Farmers from all over France pick out their finest cattle and drive all the way into the capital to participate at the Salon d’agriculture (Agriculture fair), which is held in the centre of Paris, at Porte de Versailles.
When is it?
This year the show runs from Saturday, February 22nd until Sunday, March 1st.
What is it?
In essence, the Agricultural Salon is a rare merging of French city and countryside.
For visitors, it’s an occasion to discover French farming, talk to farmers and see the products and animals up close
For farmers, it’s a seldom get-together for a profession that is normally spread wide across the country.
It's also a way to show off their products to Parisians and politicians, who usually see their finished products in the store and not up close.
Macron has become an experienced cow petter after having attended the Salon years in a row. Photo: AFP
Who is going?
President Emmanuel Macron, for one. The French Premier will be attending the Saturday opening of the Salon, a visit that will mark his fourth consecutive visit to the Salon.
But all high-ranking politicians – especially presidential hopefuls – are expected to pop by sometime in the days to follow.
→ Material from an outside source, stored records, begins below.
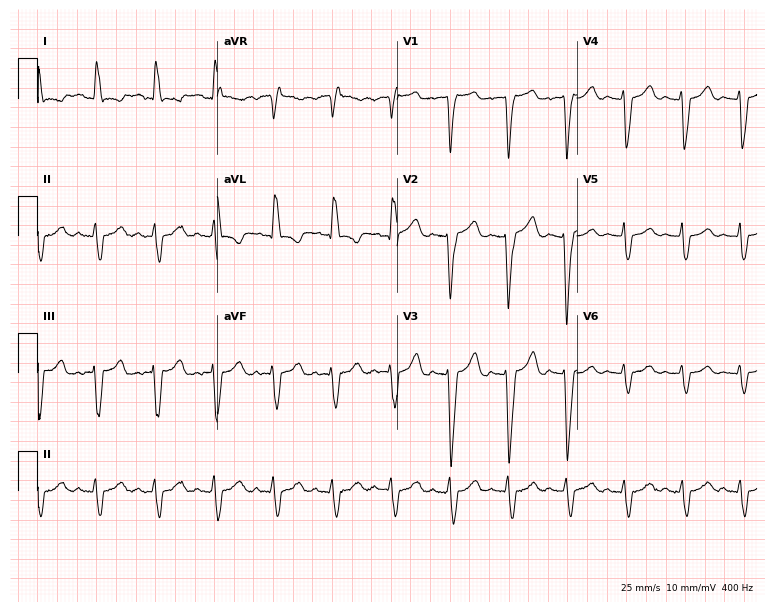
Resting 12-lead electrocardiogram (7.3-second recording at 400 Hz). Patient: a 58-year-old woman. The tracing shows left bundle branch block.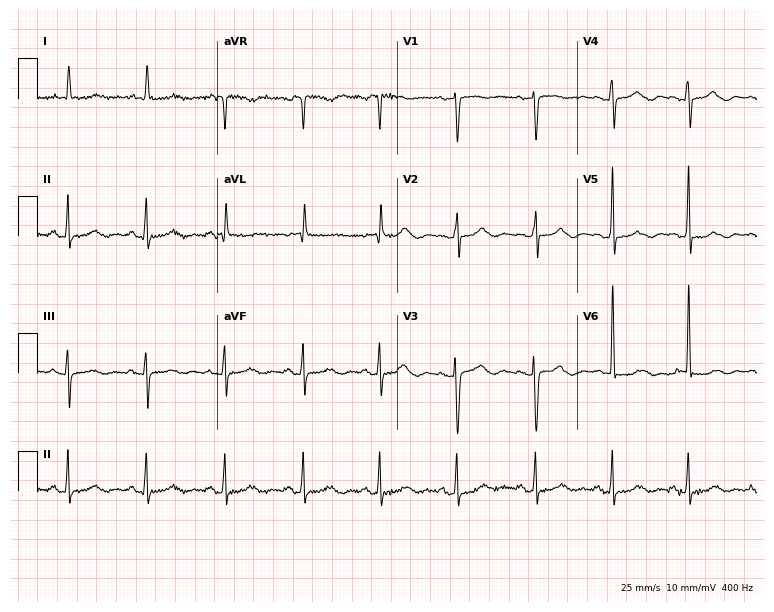
Standard 12-lead ECG recorded from an 86-year-old woman. None of these six findings is recorded: first-degree AV block, right bundle branch block, left bundle branch block, sinus bradycardia, atrial fibrillation, sinus tachycardia.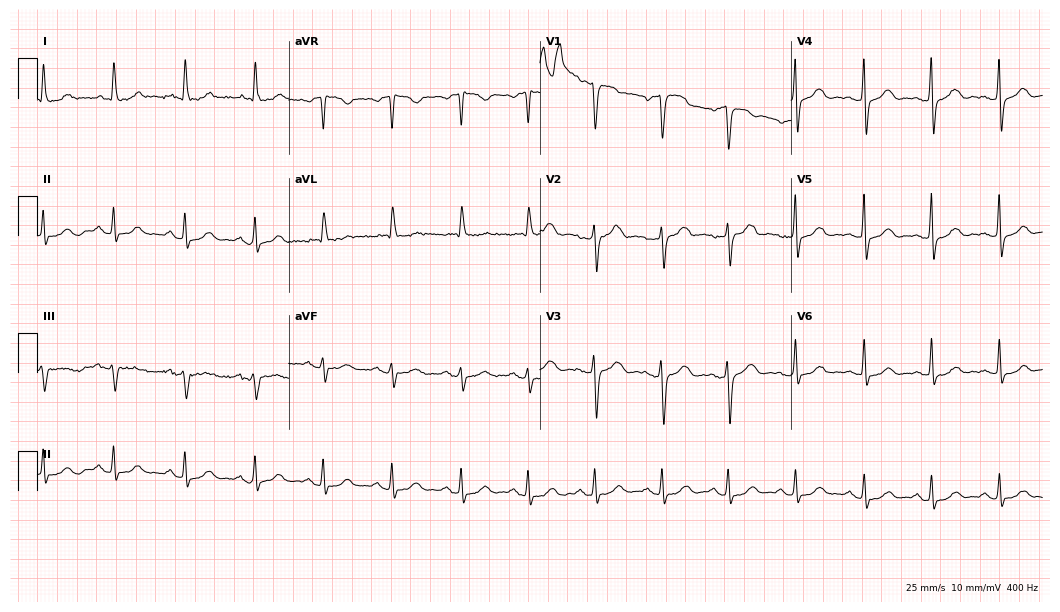
12-lead ECG from a 44-year-old female patient. Screened for six findings — first-degree AV block, right bundle branch block (RBBB), left bundle branch block (LBBB), sinus bradycardia, atrial fibrillation (AF), sinus tachycardia — none is recorded.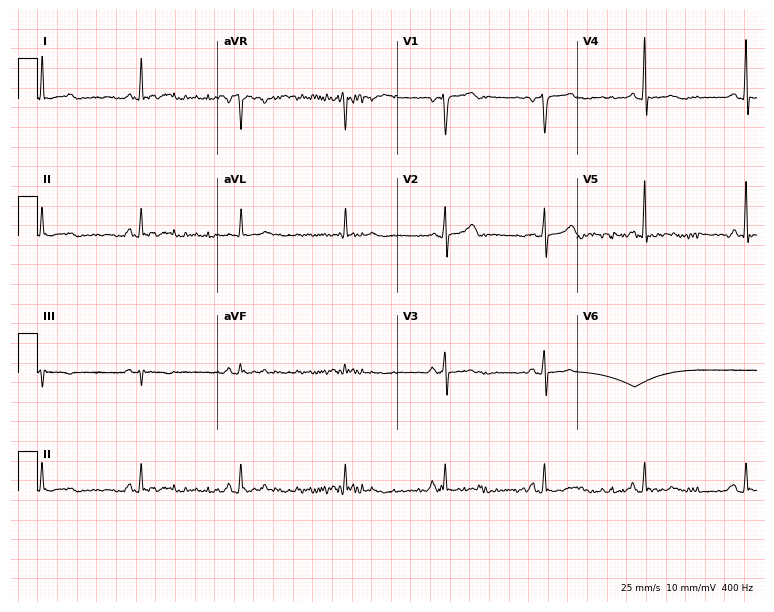
12-lead ECG from a 67-year-old woman. No first-degree AV block, right bundle branch block, left bundle branch block, sinus bradycardia, atrial fibrillation or sinus tachycardia recorded for this tracing.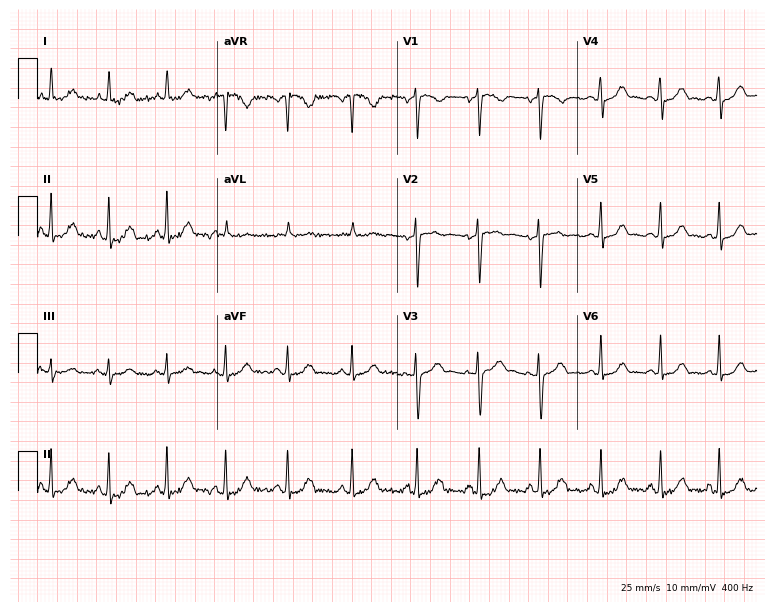
12-lead ECG (7.3-second recording at 400 Hz) from a 30-year-old woman. Labelled as a normal ECG.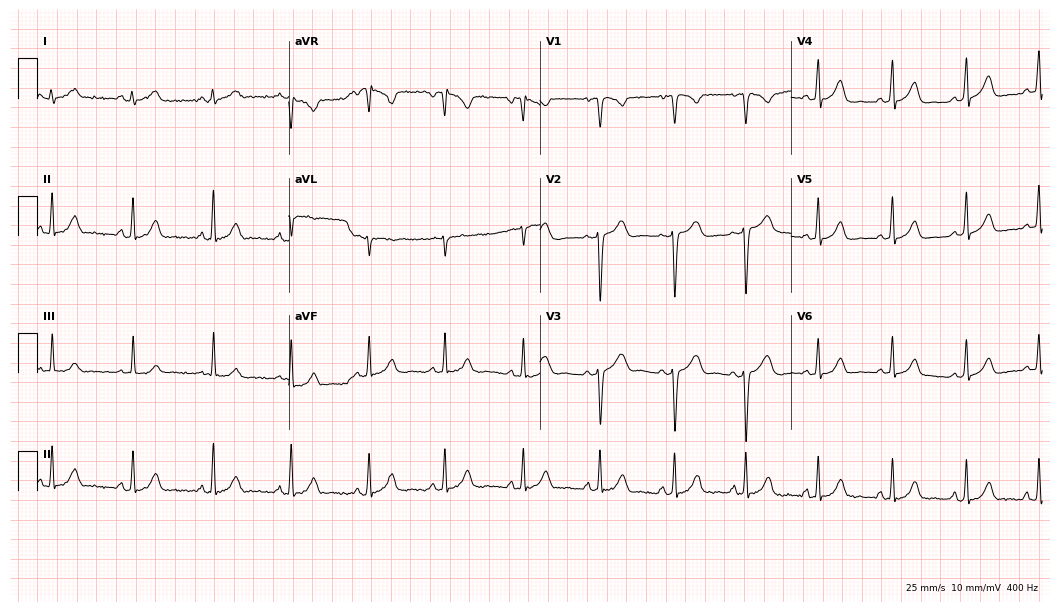
Electrocardiogram, a 34-year-old woman. Of the six screened findings (first-degree AV block, right bundle branch block (RBBB), left bundle branch block (LBBB), sinus bradycardia, atrial fibrillation (AF), sinus tachycardia), none is recorded.

Far-right Rassemblement National party leader Marine Le Pen rarely misses the Paris agricultural fair. Photo: AFP
How important is it?
Pretty important, actually. The Salon has long been the scene of political campaigning, with presidential hopeful battling over who seems the most at ease petting cows and pigs.
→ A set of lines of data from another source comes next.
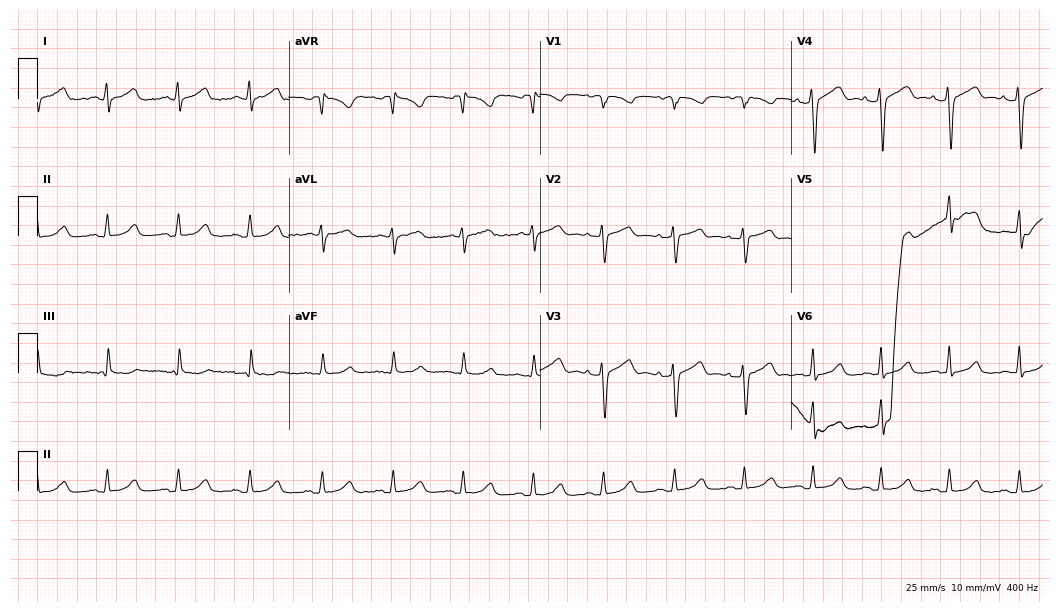
ECG (10.2-second recording at 400 Hz) — a female patient, 25 years old. Labelled as a normal ECG.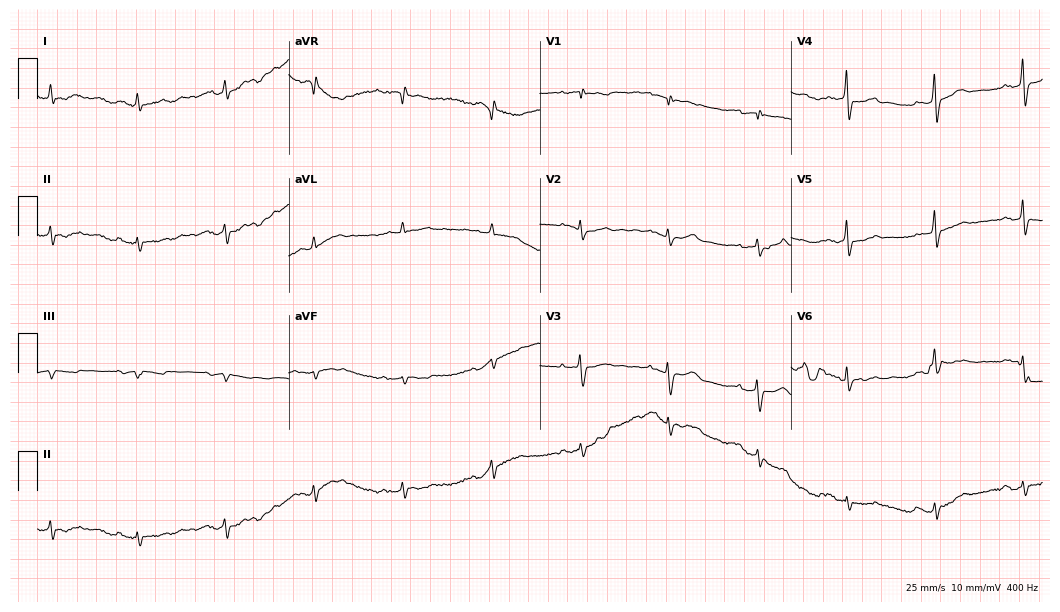
Electrocardiogram (10.2-second recording at 400 Hz), a male, 77 years old. Of the six screened findings (first-degree AV block, right bundle branch block, left bundle branch block, sinus bradycardia, atrial fibrillation, sinus tachycardia), none is recorded. Other findings, if any, are not listed.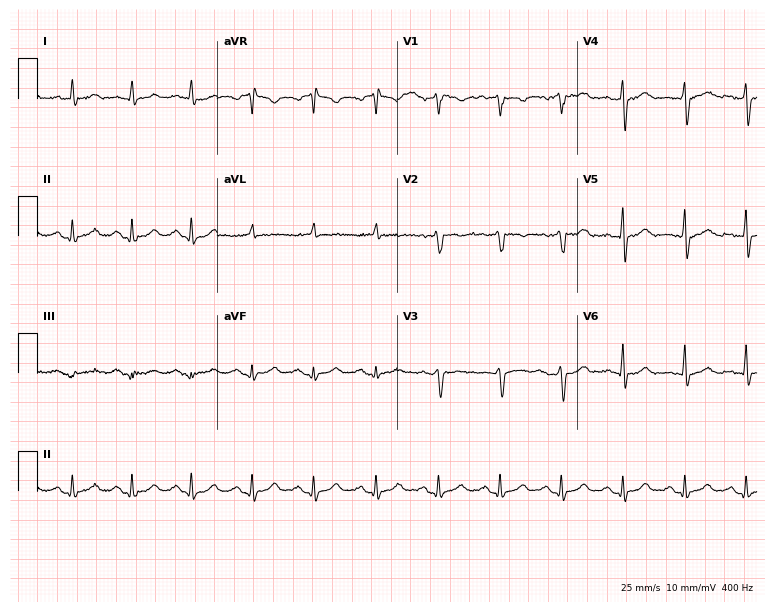
Electrocardiogram (7.3-second recording at 400 Hz), a 62-year-old male patient. Of the six screened findings (first-degree AV block, right bundle branch block, left bundle branch block, sinus bradycardia, atrial fibrillation, sinus tachycardia), none is recorded. Only these six findings were labelled.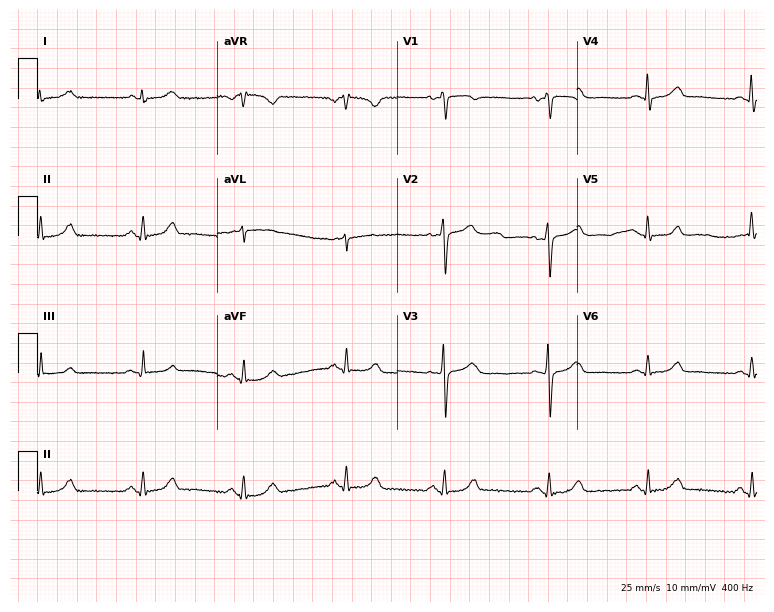
Electrocardiogram, a female patient, 44 years old. Overall reading on record: normal ECG.

France is a country with vast rural areas that prides itself of its cheese, ham and wine – goods that it can thank its farmers for.
However, farming has become an increasingly tough profession. Not everyone can make it work. There were 460,000 French farms in 2019, compared to 750,000 two decades ago.
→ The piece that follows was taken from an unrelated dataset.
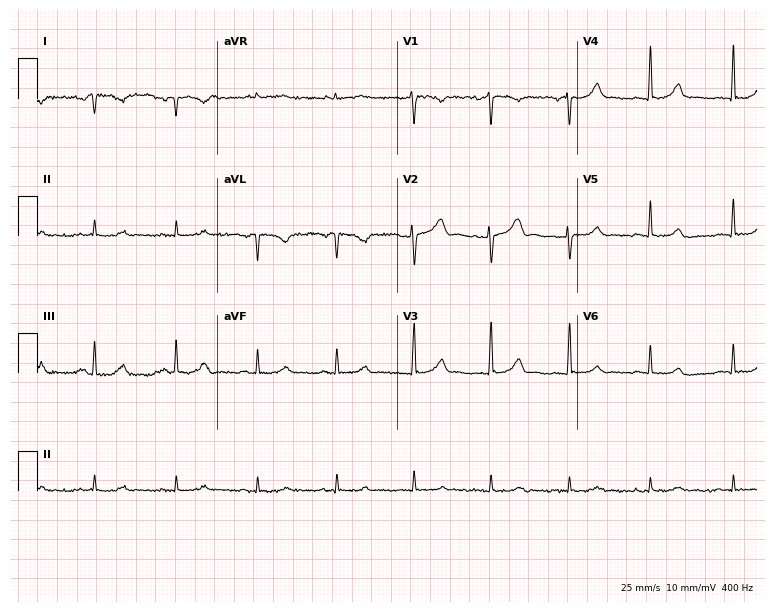
Electrocardiogram (7.3-second recording at 400 Hz), a female, 44 years old. Of the six screened findings (first-degree AV block, right bundle branch block (RBBB), left bundle branch block (LBBB), sinus bradycardia, atrial fibrillation (AF), sinus tachycardia), none is recorded.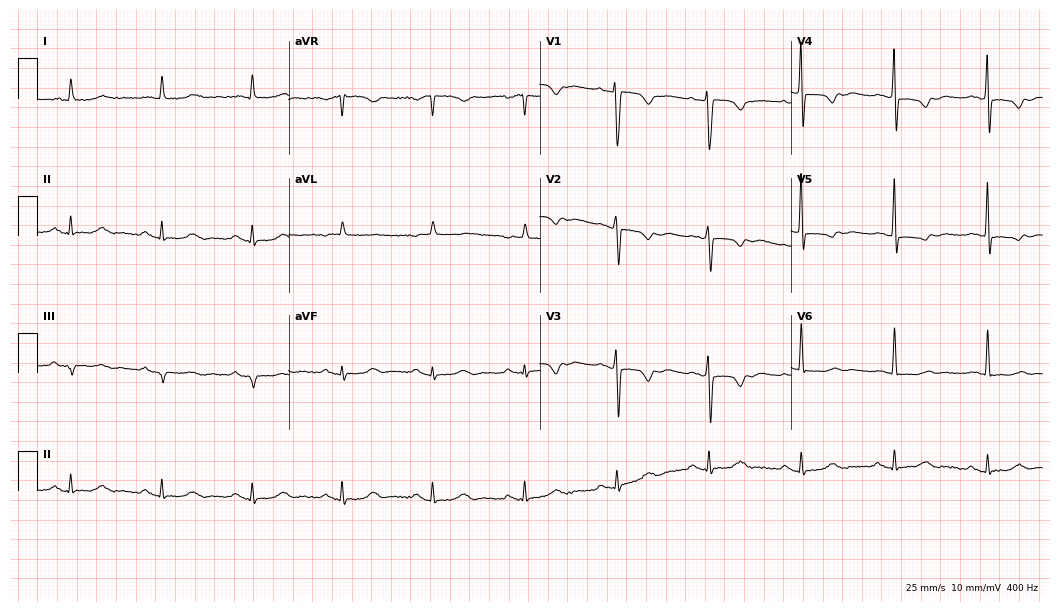
Standard 12-lead ECG recorded from a female patient, 78 years old. None of these six findings is recorded: first-degree AV block, right bundle branch block (RBBB), left bundle branch block (LBBB), sinus bradycardia, atrial fibrillation (AF), sinus tachycardia. Findings outside these six are not listed.

Farmers work long hours and many earn salaries that are far below the French minimum wage. Two out of five earn less than €4,320 a year.
Ex-President Jacques Chirac was known and loved for being hands-on with everyone he interacted with on the ground. Cows were no exception. Photo: AFP
French politicians, on the other hand, tend to come from a certain privileged and urbanised background, with most of them educated in the same Paris-based elite universities.
This is the only time of the year where these same politicians get to show that they really care about the country's farmers.
Last year, Emmanuel Macron made sure to break the official record of a presidential visit at the Salon, spending more than 14 hours inside the fair. The previous record of 12 hours was sat in 2018 – by Macron.
French media have therefore been asking whether the President intends to beat the 14-hour-record this year.
How do I attend?
So if you want to experience rural France up close but haven’t had the chance to travel out of Paris yet – or if you want to scout high-rank politicians cuddling up to cows – the Salon is held at Place de la Porte de Versailles (15th arrondissement) in Paris.
Tickets are €15 (€8 for students) and can be purchased online (here).